In this regard, DC populations in the airway mucosa are highly dynamic even in the steady-state, continuously shuttling antigen between the mucosal surface and the draining lymph nodes. These cells respond rapidly to inhaled microbial ligands, further amplifying local immune surveillance by increasing recruitment of bone marrow–derived immature DCs and, later, monocytes (Holt et al., 2008). This mechanism provides the essential local link between the innate and adaptive arms of the immune response and appears to be an essential component of host defense.

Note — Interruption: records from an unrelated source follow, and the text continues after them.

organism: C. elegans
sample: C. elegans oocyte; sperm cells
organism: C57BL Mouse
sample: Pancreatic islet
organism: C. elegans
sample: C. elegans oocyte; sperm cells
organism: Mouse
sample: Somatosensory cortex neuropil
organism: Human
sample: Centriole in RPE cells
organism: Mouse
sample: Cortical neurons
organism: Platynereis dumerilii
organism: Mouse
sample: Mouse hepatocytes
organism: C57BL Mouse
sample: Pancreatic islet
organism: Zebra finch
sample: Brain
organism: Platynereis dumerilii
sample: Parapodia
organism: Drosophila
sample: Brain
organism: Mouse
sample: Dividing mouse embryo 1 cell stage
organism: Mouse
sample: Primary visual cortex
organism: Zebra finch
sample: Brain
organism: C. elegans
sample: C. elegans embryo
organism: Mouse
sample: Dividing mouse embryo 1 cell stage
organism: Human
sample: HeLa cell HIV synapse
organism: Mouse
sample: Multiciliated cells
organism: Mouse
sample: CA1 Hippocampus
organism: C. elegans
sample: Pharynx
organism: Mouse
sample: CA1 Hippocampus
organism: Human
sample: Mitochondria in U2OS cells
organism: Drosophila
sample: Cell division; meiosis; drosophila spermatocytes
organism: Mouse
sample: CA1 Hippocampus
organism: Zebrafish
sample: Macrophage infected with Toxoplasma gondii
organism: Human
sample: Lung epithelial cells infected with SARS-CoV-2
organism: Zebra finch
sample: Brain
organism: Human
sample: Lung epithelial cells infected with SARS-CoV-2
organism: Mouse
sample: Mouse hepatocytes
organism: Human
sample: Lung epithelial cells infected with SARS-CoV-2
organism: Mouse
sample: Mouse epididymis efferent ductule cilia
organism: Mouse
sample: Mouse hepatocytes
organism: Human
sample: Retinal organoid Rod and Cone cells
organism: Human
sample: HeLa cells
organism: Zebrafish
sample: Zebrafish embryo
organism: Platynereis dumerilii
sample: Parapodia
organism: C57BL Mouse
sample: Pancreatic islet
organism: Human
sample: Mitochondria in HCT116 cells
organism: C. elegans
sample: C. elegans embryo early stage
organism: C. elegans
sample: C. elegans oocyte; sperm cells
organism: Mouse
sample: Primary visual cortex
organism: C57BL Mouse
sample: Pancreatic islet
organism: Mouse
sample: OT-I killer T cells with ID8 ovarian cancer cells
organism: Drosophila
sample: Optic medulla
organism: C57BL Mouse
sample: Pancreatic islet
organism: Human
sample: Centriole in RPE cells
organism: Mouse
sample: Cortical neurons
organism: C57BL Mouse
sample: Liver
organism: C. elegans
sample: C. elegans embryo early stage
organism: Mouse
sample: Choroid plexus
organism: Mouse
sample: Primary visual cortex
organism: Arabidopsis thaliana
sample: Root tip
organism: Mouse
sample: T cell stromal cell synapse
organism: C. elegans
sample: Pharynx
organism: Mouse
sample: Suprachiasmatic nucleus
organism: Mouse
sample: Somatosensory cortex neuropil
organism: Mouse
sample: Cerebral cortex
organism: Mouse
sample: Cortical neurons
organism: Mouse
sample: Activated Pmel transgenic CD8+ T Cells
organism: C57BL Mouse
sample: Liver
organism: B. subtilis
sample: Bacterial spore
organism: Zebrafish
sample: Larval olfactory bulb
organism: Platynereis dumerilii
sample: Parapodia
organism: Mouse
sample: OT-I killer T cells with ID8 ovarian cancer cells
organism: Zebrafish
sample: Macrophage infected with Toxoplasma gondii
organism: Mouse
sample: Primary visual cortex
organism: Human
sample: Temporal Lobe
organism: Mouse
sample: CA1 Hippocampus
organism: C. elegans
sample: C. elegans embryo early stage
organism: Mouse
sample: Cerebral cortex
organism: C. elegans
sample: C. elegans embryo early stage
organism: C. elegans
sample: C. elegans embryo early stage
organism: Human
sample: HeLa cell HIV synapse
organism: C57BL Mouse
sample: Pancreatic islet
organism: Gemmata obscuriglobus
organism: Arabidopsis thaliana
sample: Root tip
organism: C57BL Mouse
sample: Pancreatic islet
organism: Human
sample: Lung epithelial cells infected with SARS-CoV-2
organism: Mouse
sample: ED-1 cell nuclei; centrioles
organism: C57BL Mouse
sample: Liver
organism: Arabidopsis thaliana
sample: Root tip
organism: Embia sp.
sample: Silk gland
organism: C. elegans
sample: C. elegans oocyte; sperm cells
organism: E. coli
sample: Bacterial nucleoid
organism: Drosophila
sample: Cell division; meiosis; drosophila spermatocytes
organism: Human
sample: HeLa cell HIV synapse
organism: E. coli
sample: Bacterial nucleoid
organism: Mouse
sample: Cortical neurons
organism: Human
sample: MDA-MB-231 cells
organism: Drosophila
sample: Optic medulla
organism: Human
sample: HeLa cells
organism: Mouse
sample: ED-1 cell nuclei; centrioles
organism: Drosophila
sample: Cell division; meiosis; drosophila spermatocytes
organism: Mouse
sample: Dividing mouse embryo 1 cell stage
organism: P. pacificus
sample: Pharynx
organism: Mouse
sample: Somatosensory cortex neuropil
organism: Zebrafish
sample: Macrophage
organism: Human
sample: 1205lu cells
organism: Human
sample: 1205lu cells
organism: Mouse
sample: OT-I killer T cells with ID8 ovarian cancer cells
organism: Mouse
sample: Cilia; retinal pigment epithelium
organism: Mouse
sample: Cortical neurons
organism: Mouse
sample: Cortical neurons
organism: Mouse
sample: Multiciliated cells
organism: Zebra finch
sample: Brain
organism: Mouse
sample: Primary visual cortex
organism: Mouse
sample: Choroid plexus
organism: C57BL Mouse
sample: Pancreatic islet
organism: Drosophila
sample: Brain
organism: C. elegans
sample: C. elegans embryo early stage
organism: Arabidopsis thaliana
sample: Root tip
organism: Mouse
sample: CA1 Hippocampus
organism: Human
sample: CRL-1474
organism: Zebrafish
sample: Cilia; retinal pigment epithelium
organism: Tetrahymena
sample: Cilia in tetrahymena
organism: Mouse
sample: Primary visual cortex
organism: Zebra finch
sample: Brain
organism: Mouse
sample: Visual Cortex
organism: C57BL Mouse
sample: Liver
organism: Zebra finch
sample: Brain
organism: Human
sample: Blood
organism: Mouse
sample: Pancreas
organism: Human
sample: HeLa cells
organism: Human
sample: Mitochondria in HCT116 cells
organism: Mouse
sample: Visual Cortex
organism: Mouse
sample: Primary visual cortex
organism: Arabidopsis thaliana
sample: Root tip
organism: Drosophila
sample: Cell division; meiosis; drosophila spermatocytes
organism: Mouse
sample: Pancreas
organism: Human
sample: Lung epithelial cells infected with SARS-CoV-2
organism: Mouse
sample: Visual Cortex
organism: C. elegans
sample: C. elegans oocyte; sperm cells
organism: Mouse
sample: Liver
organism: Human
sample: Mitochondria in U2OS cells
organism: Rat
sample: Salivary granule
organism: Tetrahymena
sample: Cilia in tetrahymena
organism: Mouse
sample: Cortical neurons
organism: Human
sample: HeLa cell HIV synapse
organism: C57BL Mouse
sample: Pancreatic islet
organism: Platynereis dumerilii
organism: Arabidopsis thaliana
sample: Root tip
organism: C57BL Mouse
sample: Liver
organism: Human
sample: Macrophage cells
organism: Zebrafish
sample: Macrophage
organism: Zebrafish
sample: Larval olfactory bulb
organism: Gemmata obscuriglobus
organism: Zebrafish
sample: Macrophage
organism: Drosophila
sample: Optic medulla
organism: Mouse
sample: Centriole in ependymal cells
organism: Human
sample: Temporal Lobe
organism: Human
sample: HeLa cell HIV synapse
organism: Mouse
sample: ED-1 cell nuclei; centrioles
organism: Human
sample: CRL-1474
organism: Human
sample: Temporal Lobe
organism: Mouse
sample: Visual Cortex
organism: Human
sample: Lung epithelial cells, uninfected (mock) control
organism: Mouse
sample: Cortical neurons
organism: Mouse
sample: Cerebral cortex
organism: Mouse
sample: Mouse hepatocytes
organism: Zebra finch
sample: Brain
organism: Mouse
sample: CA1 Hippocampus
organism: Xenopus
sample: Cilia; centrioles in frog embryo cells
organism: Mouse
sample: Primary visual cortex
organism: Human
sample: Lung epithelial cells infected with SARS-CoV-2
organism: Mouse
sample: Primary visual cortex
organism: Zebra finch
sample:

Unless fine control of this process is maintained, however, the host response to microbial exposure can itself become pathological. An archetypal example of this is the demonstration that cytokine signals generated in the inflamed airways during virus-induced asthma exacerbations can induce proinflammatory functions in immature DCs and monocytes before their release from the bone marrow (Subrata et al., 2009). Moreover, inflammation-associated signaling from the periphery to the bone marrow can also program regulatory phenotypes in migratory myeloid cell populations (Gordon, 2003). Once released into the circulation, these myeloid cells are free to migrate into any tissue (including potentially the decidua) to subsequently modulate local immunological processes. It is thus possible that the effects observed in the mouse placenta by intranasal exposure to A. lwoffi may occur in part via this indirect route rather than exclusively by the direct passage of cytokines into decidual tissue itself (Fig. 1). It should be noted, however, that lymphangiogenesis in human decidual tissues is much more robust than in the mouse, and this is likely to influence migration and turnover of DCs and other myeloid cells (Collins et al., 2009). This difference may result in species differences in sensitivity to external stimuli such as those described here (Conrad et al., 2009), and this possibility needs to be addressed in follow-up studies. Despite this caveat, these findings have established a potentially important set of principles relating to maternal environmental exposure during pregnancy and subsequent immune functions in offspring that, if substantiated, will be applicable to a much broader range of disease than simply asthma and allergy.